Syndrome or association
Characteristics
Holt-Oram
Heart defects, most commonly cardiac septal defects
Thrombocytopenia-absent radius (TAR) syndrome
Thrombocytopenia present at birth (may require transfusions), but improves over time
VACTERL association
Vertebral abnormalities, anal atresia, cardiac abnormalities, tracheoesophageal fistula, esophageal atresia, renal defects, radial dysplasia, lower limb abnormalities
Fanconi anemia
Aplastic anemia not present at birth, develops about 6 years of life
CHARGE syndrome
Coloboma of the eye, heart defects, atresia of the nasal choanae, retardation of growth and/or development, genital and/or urinary abnormalities, and ear abnormalities and deafness
Fig. 1
A 3 year-old child with CHARGE syndrome (Courtesy of Shriners Hospital for Children, Philadelphia)
Failure to make the diagnosis of an associated syndrome will have lifelong repercussions for the child, family, and physician.

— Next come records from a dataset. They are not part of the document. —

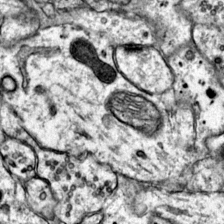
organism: Mouse
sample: Primary visual cortex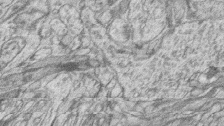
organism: Zebrafish
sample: synaptic ribbons in rod cells and cone cells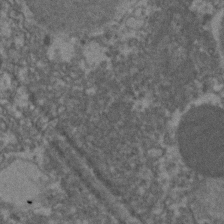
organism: Zebrafish
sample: Zebrafish embryo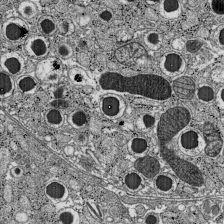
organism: C57BL Mouse
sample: Pancreatic islet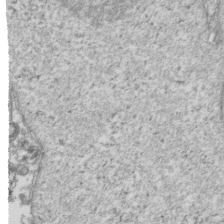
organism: Human
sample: Activated Jurkat CD4+ T cells

This consequence is especially evident in children with FA that can be diagnosed with a chromosomal challenge test. Early diagnosis allows for years of preparation to search for an appropriate bone marrow match that may prevent the child from succumbing to aplastic anemia. Innovative techniques, such as PGD (preimplantation genetic determination), allow the parents to have another child without FA, but with matching blood characteristics. Hence, cord blood can be harvested and used as a donor for the affected FA child. Many hand surgeons and pediatricians fail to consider the diagnosis of FA at the time of thumb reconstruction or consultation, leaving the child and their family to suffer the consequences of a painful terminal illness that could otherwise have been treated.
Diagnosis
The diagnosis of thumb deficiency is dependent upon the extent of deficiency and the presence or absence of any associated anomalies. Thumb hypoplasia and profound radial deficiency are usually diagnosed shortly after birth as the forearm is foreshortened and the hand deviated in a radial direction. In addition, florid thumb hypoplasia is recognized early in infancy as there is marked asymmetry between the thumbs. In contrast, mild thumb hypoplasia may go unrecognized for years and not present until adolescence, even if more severe hypoplasia is diagnosed on the contralateral side. This late presentation often is confusing to the patient and disconcerting to the parents. The parents cannot understand how they did not recognize their child’s discrepancy before adolescence and often relate the thumb hypoplasia to remote trauma. Our explanation is quite simple; “as one gets older the activities of daily of life become more complicated, and therefore subtle differences are not recognizable until the child is older.” For example, buttoning, tying, and keyboarding are tasks performed as the child becomes older and are not performed during infancy and early childhood. This explanation obviates any feeling of guilt and allows the family to focus on the treatment to remedy the problem.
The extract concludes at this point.